In terms of residential permits, the decrease occurred mainly in British Columbia, where there was a significant fall in the value of multi-family permits since October, which was at its highest in May 2007. Alberta, Manitoba and Prince Edward Island also registered decreases
In total, residential permits fell by 7.2% to $3.2-billion. Seven provinces reported including British Colombia, Ontario and Newfoundland and Labrador. On the other side of the equation, Quebec experienced the largest increase by far.
There were some increases in residential permits. Intentions for single-family dwellings increased 3.4% to $2.1 billion, counteracting a 9.3% decrease in October.
Across the country, municipalities approved 14,136 new dwellings in November, down 13.4% from October. The decline came from multi-family dwellings, which fell 24.1% to 7,428 units, while single-family dwellings rose 2.6% to 6,708 units.

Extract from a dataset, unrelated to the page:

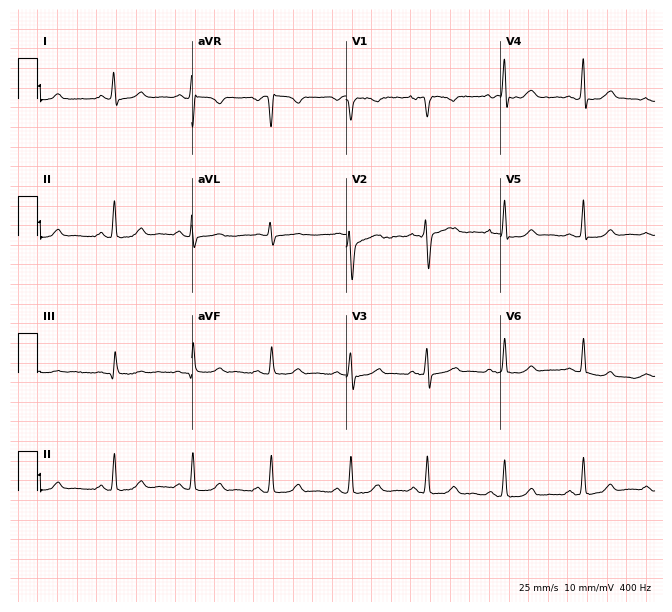
Electrocardiogram, a 22-year-old woman. Overall reading on record: normal ECG.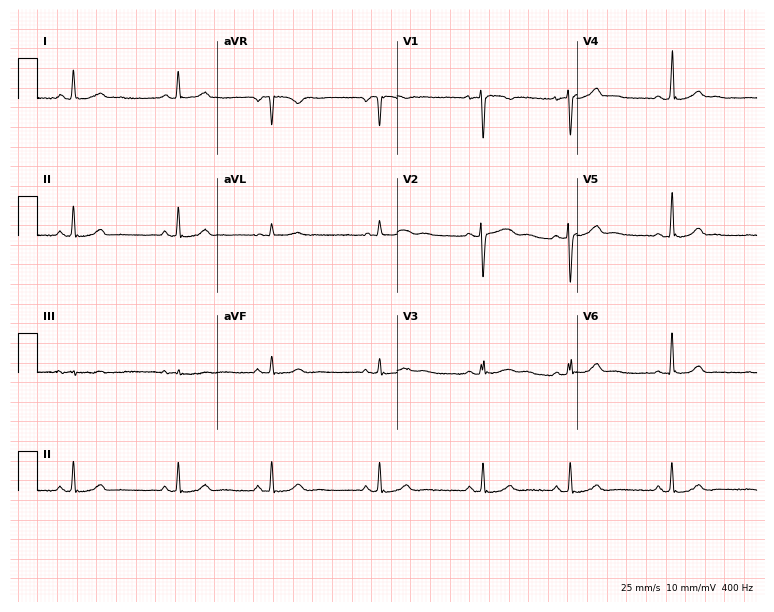
Electrocardiogram, a 17-year-old woman. Overall reading on record: normal ECG.

Non-residential permits dropped 6.1% to $2.3-billion. Commercially, lower construction intentions came mostly from laboratories in Ontario, which had had actually seen an upswing in October. Similarly, a drop in construction intentions for recreational buildings in many provinces also contributed to the decline.
City to city, many places experienced declines. In total, the value of permits fell in 19 out of the 34 census metropolitan areas. The largest decreases were seen in Vancouver, Toronto and St. John's.
Cities that experienced increases were Montréal, Victoria and Gatineau.